== Problem statement ==
Repeat the data exactly, so that every line matches the original.

BEGIN

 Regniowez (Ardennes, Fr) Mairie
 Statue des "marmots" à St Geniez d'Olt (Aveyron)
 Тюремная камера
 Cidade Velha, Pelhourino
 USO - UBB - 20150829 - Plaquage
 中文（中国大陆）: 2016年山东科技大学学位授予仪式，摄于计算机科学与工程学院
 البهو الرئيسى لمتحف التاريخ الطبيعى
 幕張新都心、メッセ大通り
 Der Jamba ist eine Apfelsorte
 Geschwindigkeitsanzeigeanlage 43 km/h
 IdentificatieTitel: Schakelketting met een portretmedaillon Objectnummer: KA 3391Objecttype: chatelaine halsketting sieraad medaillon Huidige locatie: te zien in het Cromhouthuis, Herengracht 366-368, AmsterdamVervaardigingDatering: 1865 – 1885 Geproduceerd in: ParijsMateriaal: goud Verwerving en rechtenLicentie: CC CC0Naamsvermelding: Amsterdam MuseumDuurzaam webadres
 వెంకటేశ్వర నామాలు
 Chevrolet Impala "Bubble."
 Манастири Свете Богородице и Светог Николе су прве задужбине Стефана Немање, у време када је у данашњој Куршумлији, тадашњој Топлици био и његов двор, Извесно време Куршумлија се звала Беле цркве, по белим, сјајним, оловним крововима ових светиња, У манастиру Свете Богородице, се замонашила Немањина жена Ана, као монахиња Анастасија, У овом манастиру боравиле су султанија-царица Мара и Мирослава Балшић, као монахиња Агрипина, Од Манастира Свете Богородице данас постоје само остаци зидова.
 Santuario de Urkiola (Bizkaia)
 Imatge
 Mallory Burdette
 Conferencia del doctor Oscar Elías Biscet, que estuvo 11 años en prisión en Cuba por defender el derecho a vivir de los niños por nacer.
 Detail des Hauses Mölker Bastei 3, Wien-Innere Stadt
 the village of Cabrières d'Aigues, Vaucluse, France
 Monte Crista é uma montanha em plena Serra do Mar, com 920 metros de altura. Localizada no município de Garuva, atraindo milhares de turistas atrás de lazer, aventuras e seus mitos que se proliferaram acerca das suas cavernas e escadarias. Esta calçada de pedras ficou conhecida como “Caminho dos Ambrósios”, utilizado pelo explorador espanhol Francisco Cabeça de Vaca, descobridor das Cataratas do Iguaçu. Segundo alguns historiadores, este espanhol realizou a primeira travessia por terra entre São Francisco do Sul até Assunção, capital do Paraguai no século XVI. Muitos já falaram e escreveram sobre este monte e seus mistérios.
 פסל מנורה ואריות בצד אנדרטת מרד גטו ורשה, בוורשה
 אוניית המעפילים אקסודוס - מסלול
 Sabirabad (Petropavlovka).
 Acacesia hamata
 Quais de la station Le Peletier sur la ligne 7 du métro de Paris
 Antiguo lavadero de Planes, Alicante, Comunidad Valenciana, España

END

== Exercise solution ==
 Regniowez (Ardennes, Fr) Mairie
 Statue des "marmots" à St Geniez d'Olt (Aveyron)
 Тюремная камера
 Cidade Velha, Pelhourino
 USO - UBB - 20150829 - Plaquage
 中文（中国大陆）: 2016年山东科技大学学位授予仪式，摄于计算机科学与工程学院
 البهو الرئيسى لمتحف التاريخ الطبيعى
 幕張新都心、メッセ大通り
 Der Jamba ist eine Apfelsorte
 Geschwindigkeitsanzeigeanlage 43 km/h
 IdentificatieTitel: Schakelketting met een portretmedaillon Objectnummer: KA 3391Objecttype: chatelaine halsketting sieraad medaillon Huidige locatie: te zien in het Cromhouthuis, Herengracht 366-368, AmsterdamVervaardigingDatering: 1865 – 1885 Geproduceerd in: ParijsMateriaal: goud Verwerving en rechtenLicentie: CC CC0Naamsvermelding: Amsterdam MuseumDuurzaam webadres
 వెంకటేశ్వర నామాలు
 Chevrolet Impala "Bubble."
 Манастири Свете Богородице и Светог Николе су прве задужбине Стефана Немање, у време када је у данашњој Куршумлији, тадашњој Топлици био и његов двор, Извесно време Куршумлија се звала Беле цркве, по белим, сјајним, оловним крововима ових светиња, У манастиру Свете Богородице, се замонашила Немањина жена Ана, као монахиња Анастасија, У овом манастиру боравиле су султанија-царица Мара и Мирослава Балшић, као монахиња Агрипина, Од Манастира Свете Богородице данас постоје само остаци зидова.
 Santuario de Urkiola (Bizkaia)
 Imatge
 Mallory Burdette
 Conferencia del doctor Oscar Elías Biscet, que estuvo 11 años en prisión en Cuba por defender el derecho a vivir de los niños por nacer.
 Detail des Hauses Mölker Bastei 3, Wien-Innere Stadt
 the village of Cabrières d'Aigues, Vaucluse, France
 Monte Crista é uma montanha em plena Serra do Mar, com 920 metros de altura. Localizada no município de Garuva, atraindo milhares de turistas atrás de lazer, aventuras e seus mitos que se proliferaram acerca das suas cavernas e escadarias. Esta calçada de pedras ficou conhecida como “Caminho dos Ambrósios”, utilizado pelo explorador espanhol Francisco Cabeça de Vaca, descobridor das Cataratas do Iguaçu. Segundo alguns historiadores, este espanhol realizou a primeira travessia por terra entre São Francisco do Sul até Assunção, capital do Paraguai no século XVI. Muitos já falaram e escreveram sobre este monte e seus mistérios.
 פסל מנורה ואריות בצד אנדרטת מרד גטו ורשה, בוורשה
 אוניית המעפילים אקסודוס - מסלול
 Sabirabad (Petropavlovka).
 Acacesia hamata
 Quais de la station Le Peletier sur la ligne 7 du métro de Paris
 Antiguo lavadero de Planes, Alicante, Comunidad Valenciana, España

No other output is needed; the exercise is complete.